Filed under Constitutional interpretation, Non-Disclosure, Privacy, Unconstitutional Conditions

12 responses to “Aadhar, Waiver of Fundamental Rights, and the Doctrine of Unconstitutional Conditions

  1. Amit Gupta

    Hello Gautam.. Well explained controversy around AHDAAR In this You have mentioned that “The major requirement of the doctrine is that the person complaining of the condition must demonstrate that it is unreasonable in the special sense that it takes away or abridges the exercise of a right protected by an “explicit” provision of the Constitution” if we say only explicit provison is protected by invoking doctrine of unconstitutional condition, then right to privacy may not be protected as it is not explicit under the constitution. I have this doubt in my mind. Is my doubt is valid or it is just a unnecessary doubt. Could you help me to understand this.

    • Hi Amit,

      Thanks for your comment. That’s a valid point, and I think that the use of the word “explicit” in the quotation is a little unfortunate. But I think that we needn’t set too much store by the word explicit, or limit it to rights that are specifically provided for by the constitutional text. If we agree that the right to privacy is a fundamental right, on a structural and holisitc reading of Articles 19 and 21, then the absence of a specific textual provision should not make a difference to the enquiry.

  2. Yoda

    UOI seems to argue that citizens can access welfare benefits only if they surrender their privacy. So where is the “choice”?

    (Whether privacy is a right, a protected right, etc is another matter).

    The nature of Biometric data is such that once inappropriately alienated, is permanently and irrevocably alienated. It is a one-way bridge, and thus a very serious matter.

    And on top of that there are no remedies for inappropriate alienation of private data as the authorities are not liable even if they fail to protect the data.

    The combination of the two makes it a dangerous mix.

  3. Also, the question of waiver of fundamental rights and public policy. SC in Basheshar Nath and Behram stated (majority opinion) non-distinction between fundamental rights for the benefit of the individual and the public (unlike in USA).
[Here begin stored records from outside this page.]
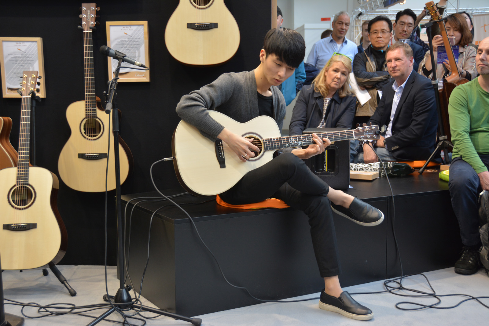 Sungha Jung auf der Musikmesse Frankfurt während einer Performance am Stand von Lakewood Guitars
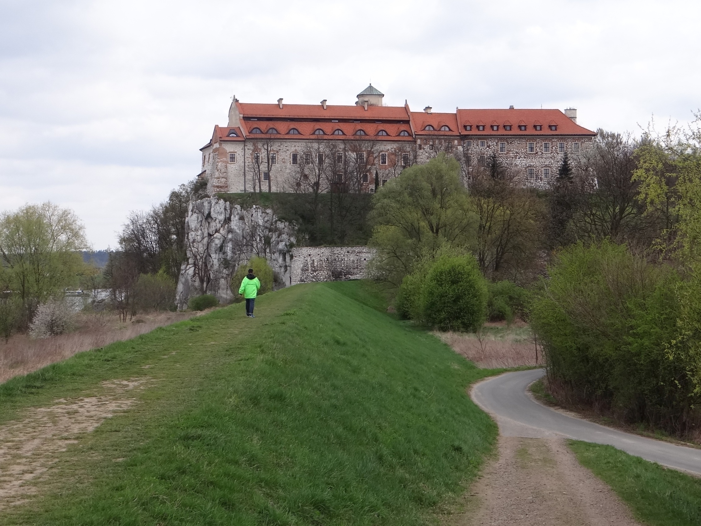 Wzgórze Klasztorne, widok od południa, z wałów wiślanych
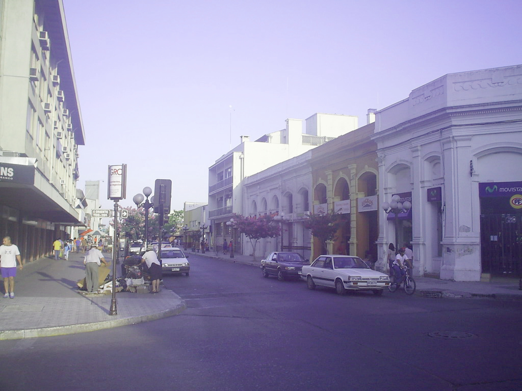 Calle 1 Sur de Talca. Calle principal del sector comercial de la ciudad. Ubicación 1 Sur con 1 Oriente.
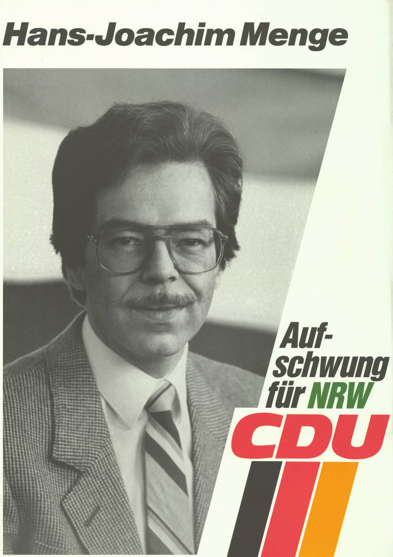 Hans-Joachim Menge Auf- schwung für NRW CDU Abbildung: Porträtfoto Plakatart: Kandidaten-/Personenplakat mit Porträt Objekt-Signatur: 10-009 : 934 Bestand: Landtagswahlplakate Nordrhein-Westfalen (10-009) GliederungBestand10-18: Landtagswahlplakate Nordrhein-Westfalen (10-009) » CDU Lizenz: KAS/ACDP 10-009 : 934 CC-BY-SA 3.0 DE
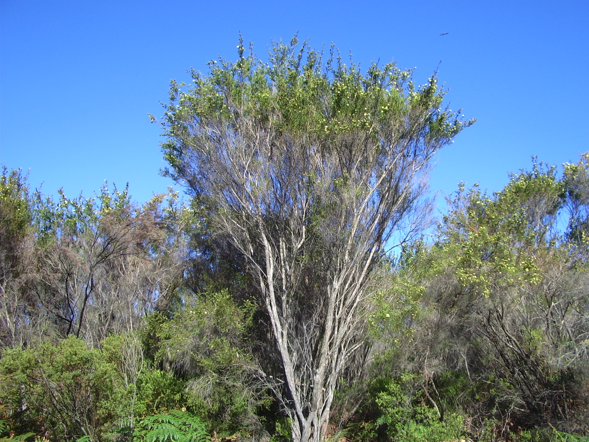 Kunzea ericifolia
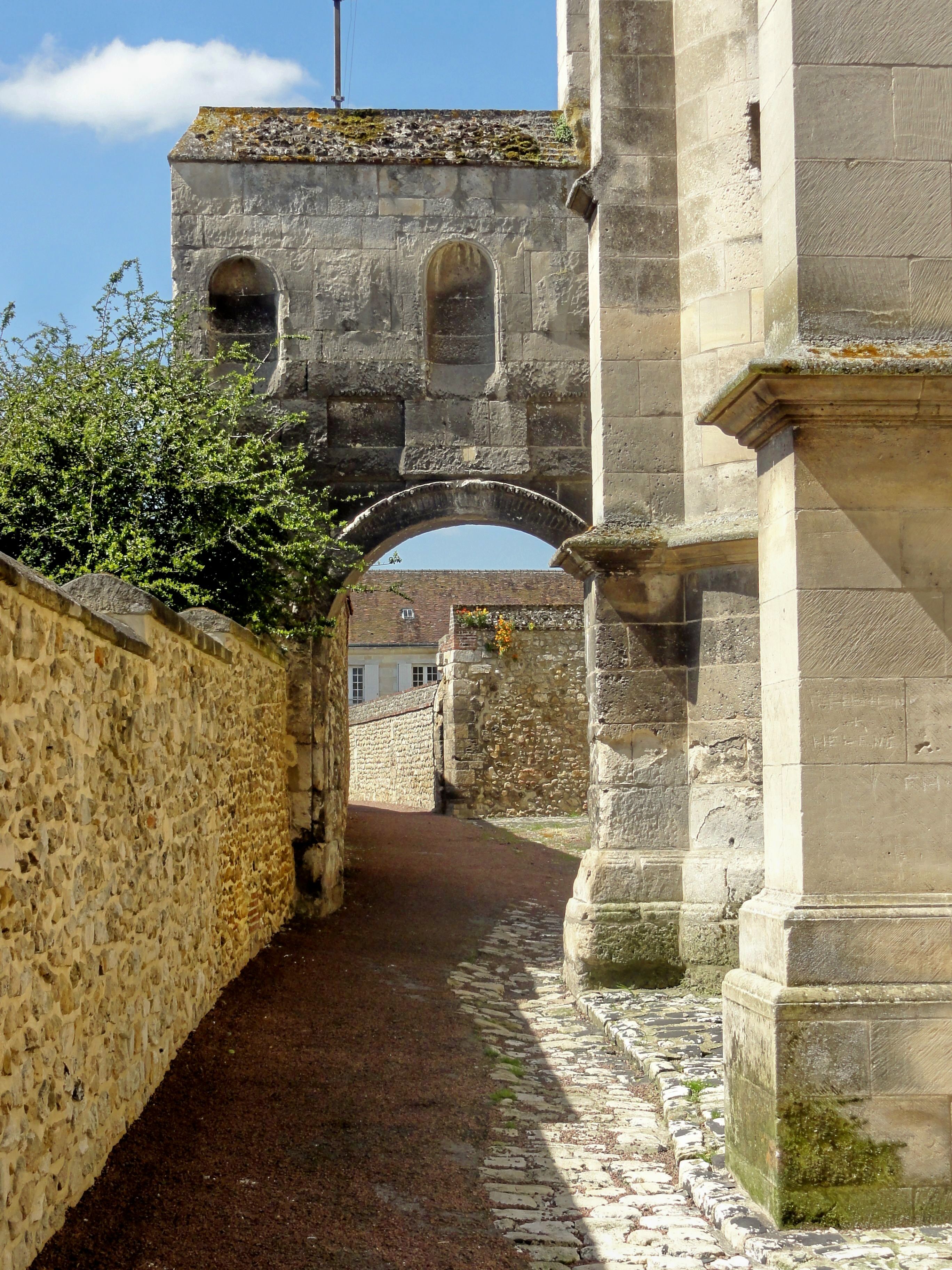 Arcade sur le passage côté sud.

    • Yes, that’s true. I don’t think we even need to go that far, however. Waiver implies the existence of genuine free choice, which in turn implies the existence of at least two substitutable alternatives. If Aadhar is linked to a benefit, or is a substantially easier way of obtaining a benefit than other, privacy – protecting methods, then choice is not really free, and the question of the legality of waiver doesn’t even arise.

  4. Dr. V. Visvanathan

    Mr. Bhatia,
    I am not a lawyer so this question may be somewhat simplistic. When we apply for and get a passport, we have to part with pretty much the same personal information (including biometrics) as for the aadhaar card. What is the legal basis for the government to collect this information to issue a passport? Thanks!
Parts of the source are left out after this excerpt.